At this point, the crisis was ostensibly at a stalemate. The USSR had shown no indication that they would back down and in fact made several comments to the contrary. The U.S. had no reason to believe otherwise and was in the early stages of preparing for an invasion along with a nuclear strike on the Soviet Union in case it responded militarily as expected.
Crisis Resolution
The crisis continued with Cuba preparing for invasion until October 27 when, after much deliberation between the Soviet Union and Kennedy’s cabinet, Kennedy secretly agreed to remove all missiles set in southern Italy and in Turkey, the latter on the border of the Soviet Union, in exchange for Khrushchev’s removal of all missiles in Cuba. At 9 a.m. EST on October 28, a new message from Khrushchev was broadcast on Radio Moscow in which he stated that “the Soviet government, in addition to previously issued instructions on the cessation of further work at the building sites for the weapons, has issued a new order on the dismantling of the weapons which you describe as ‘offensive’ and their crating and return to the Soviet Union.” Kennedy immediately responded, issuing a statement calling the letter “an important and constructive contribution to peace.” He continued this with a formal letter:
I consider my letter to you of October twenty-seventh and your reply of today as firm undertakings on the part of both our governments which should be promptly carried out … The US will make a statement in the framework of the Security Council in reference to Cuba as follows: it will declare that the United States of America will respect the inviolability of Cuban borders, its sovereignty, that it take the pledge not to interfere in internal affairs, not to intrude themselves and not to permit our territory to be used as a bridgehead for the invasion of Cuba, and will restrain those who would plan to carry an aggression against Cuba, either from US territory or from the territory of other countries neighboring to Cuba.
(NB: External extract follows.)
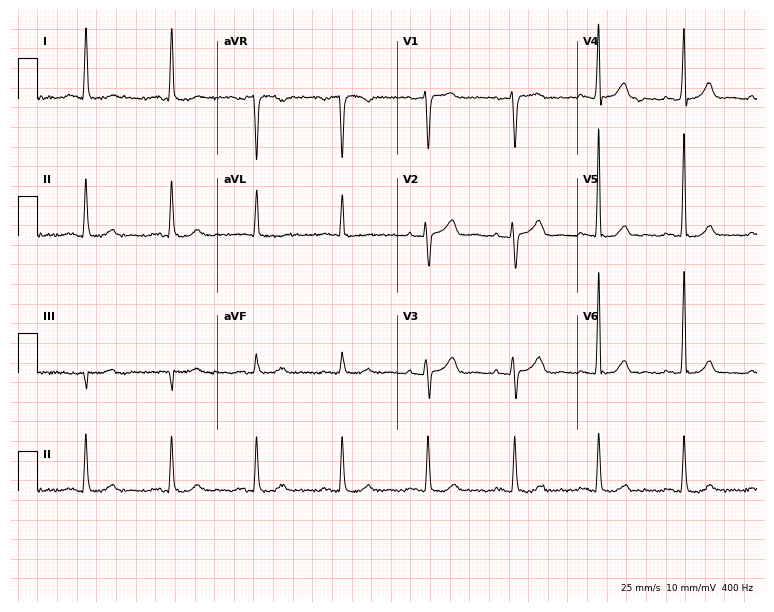
12-lead ECG from a 69-year-old woman (7.3-second recording at 400 Hz). No first-degree AV block, right bundle branch block, left bundle branch block, sinus bradycardia, atrial fibrillation or sinus tachycardia recorded for this tracing.
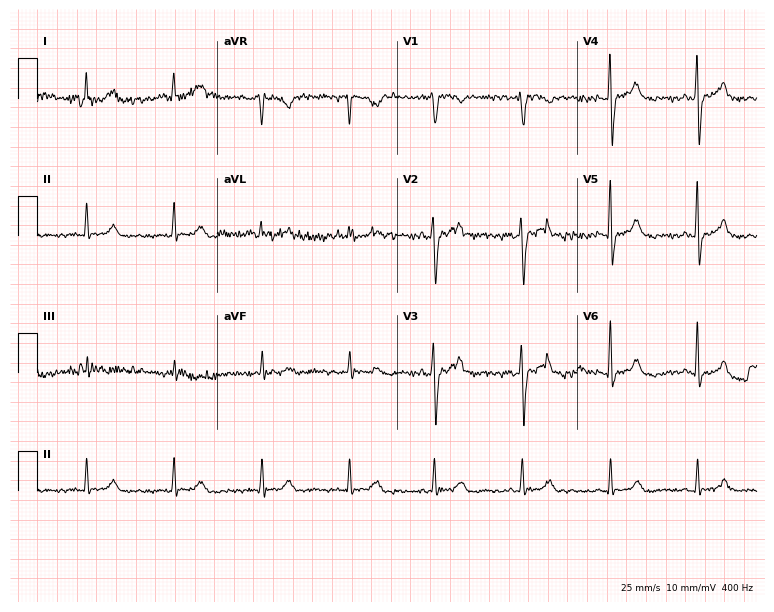
Electrocardiogram (7.3-second recording at 400 Hz), a female, 45 years old. Of the six screened findings (first-degree AV block, right bundle branch block, left bundle branch block, sinus bradycardia, atrial fibrillation, sinus tachycardia), none is recorded. Findings outside these six are not listed.

The compromise embarrassed Khrushchev and the Soviet Union because the withdrawal of U.S. missiles from Italy and Turkey was a secret deal between Kennedy and Khrushchev. Khrushchev went to Kennedy thinking that the crisis was getting out of hand. The Soviets were seen as retreating from circumstances they had started. Khrushchev’s fall from power two years later was in part because of the Politburo embarrassment at both Khrushchev’s eventual concessions to the U.S. and his ineptitude in precipitating the crisis in the first place. According to Dobrynin, the top Soviet leadership took the Cuban outcome as “a blow to its prestige bordering on humiliation.”